Data to examine: Begin

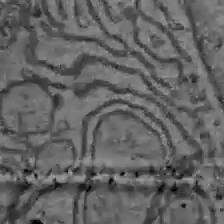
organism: C57BL Mouse
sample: Liver
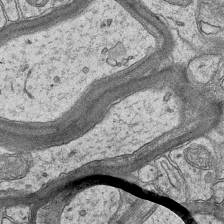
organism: Mouse
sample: CA1 Hippocampus
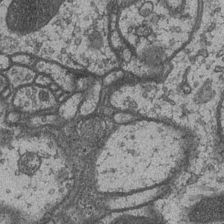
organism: Drosophila
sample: Optic medulla
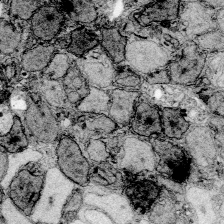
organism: Zebrafish
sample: Whole-Brain
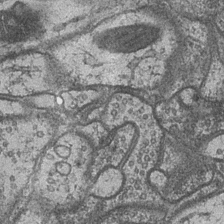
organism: Drosophila
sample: Optic medulla
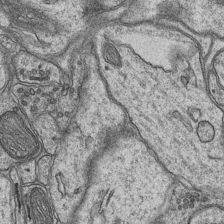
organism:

Data to examine: End

(Work task) Every line above goes into your copy exactly; no images go in.

(Response)
organism: C57BL Mouse
sample: Liver
organism: Mouse
sample: CA1 Hippocampus
organism: Drosophila
sample: Optic medulla
organism: Zebrafish
sample: Whole-Brain
organism: Drosophila
sample: Optic medulla
organism:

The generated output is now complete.